How to SourceExtract the entire html code?


#1

I want to capture the whole html code of a page and put it in a csv file. I didn’t find a command like CaptureEntireHTMLpage

It sounds simple, just use SourceExtract with a regex like .* but it doesnt work on special caracters and linefeeds.

I managed a this regex : [<>=-_.:;"’/û,€éèêçàïëü&|()%!+*’\’?$\w\s]*
but it doesn’t work for all web pages

So is it possible to have a regex which select all kind of characters or to have all the html code extracted and saved in a csv file or directly on the hard drive like the LocalStorageExport command?


Saving source with chrome extension
#2

Thanks for the good problem description. As you said, doing this reliable for all kind of websites via sourceExtract can be tricky. => It sounds like what you need is a function “Save Page As” (HTML only), like Chrome and Firefox offer it.

This is not yet available, but is on our todo list for the July upgrade. And once we have it, LocalStorageExport will allow you to export it to a local file.

If you want, you can stay informed about a9t9 software updates with
our free a9t9 newsletter.


#3

Hi, has this been added? I have the same question, but can’t find any option to achieve this. Thanks.


#4

The feature “sourceExtract for the complete HTML page” has not been added yet.

But if your main goal is to save the website HTML, you can do this meanwhile by simulating “Ctrl+S, Enter” with XType.

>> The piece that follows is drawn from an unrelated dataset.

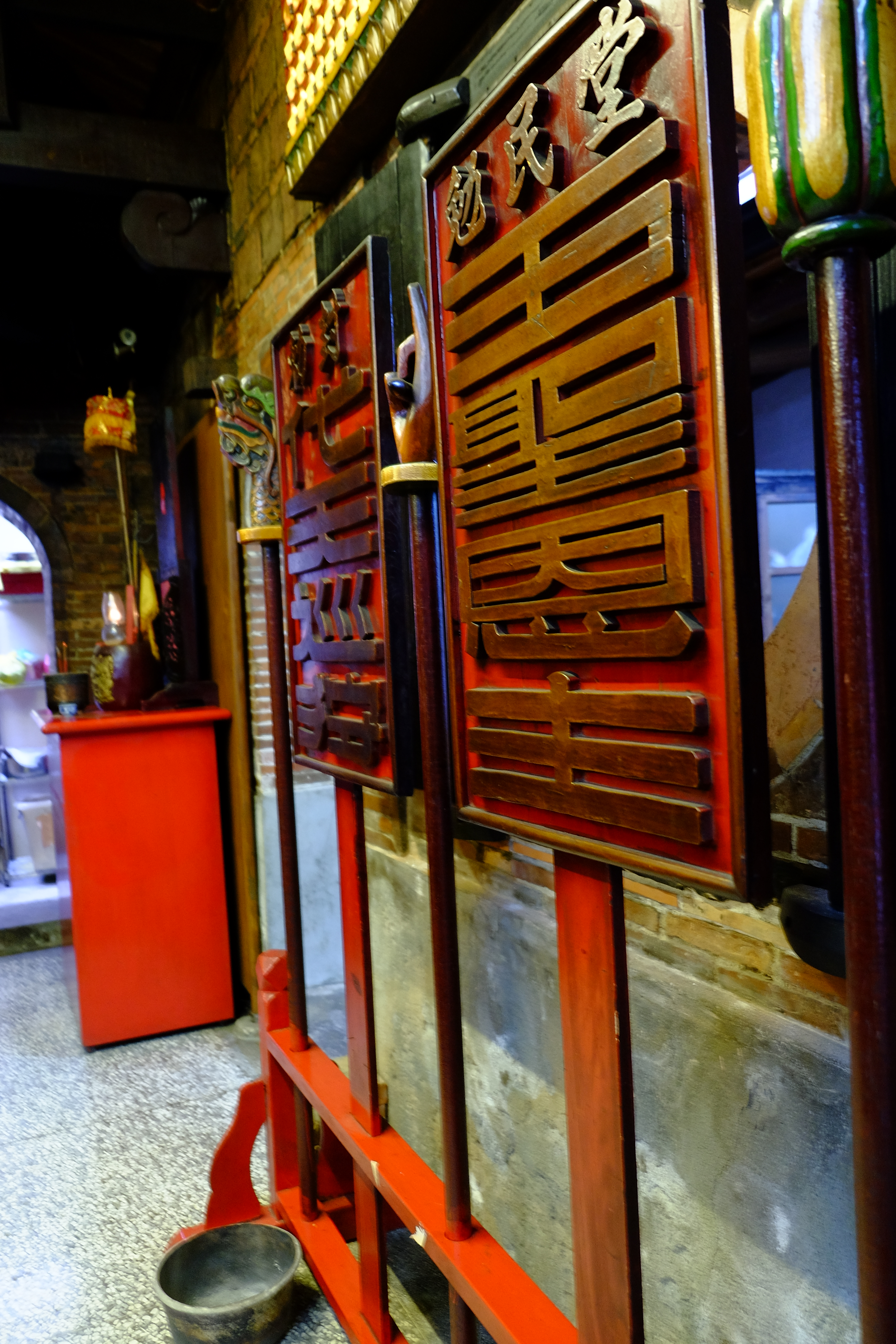 2016年羅東鎮勉民堂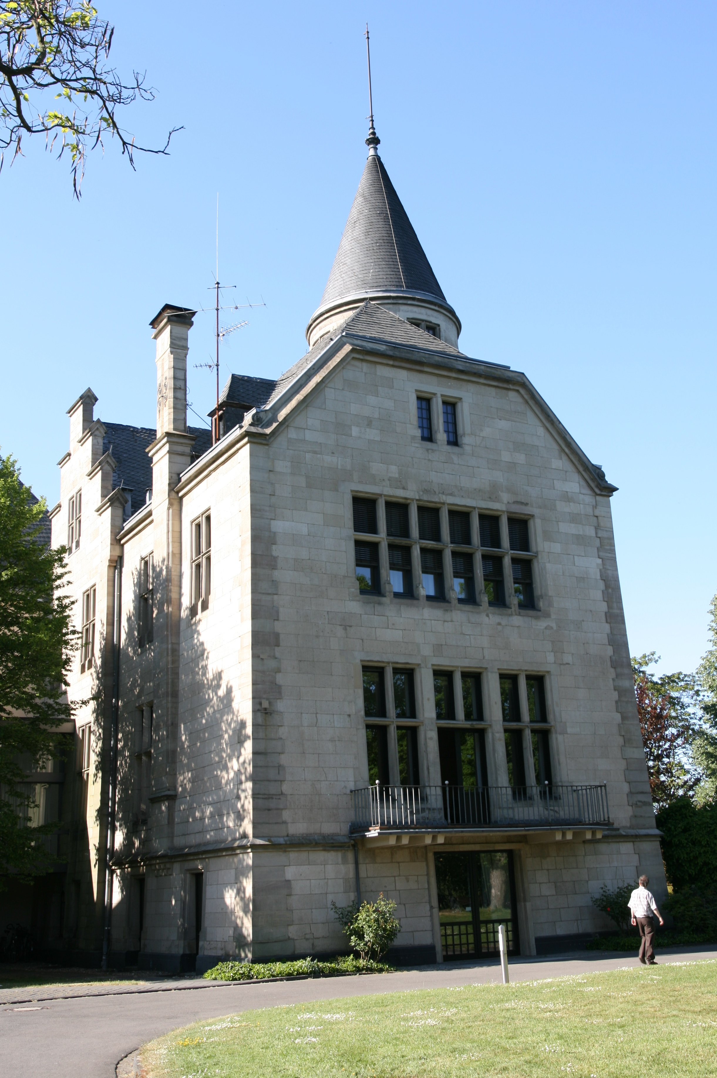 Haus Carstanjen in Bonn

The “DemoXType” macro that ships with Kantu shows this feature. With a few more keystrokes you can also select the “Webpage, Complete” option. Then you save all images, too.

w1


#5

Thanks, I made that work, though it was difficult to determine where the file would get saved, so I had to go hunting for it, and when I found it, it wasn’t really in a place where I would expect it. If there are any hints about how to determine/control where it goes, others may appreciate it. Thanks.


#6

The rule is: Everything is saved to the download folder :slight_smile:

For more details see: Where does Kantu save files?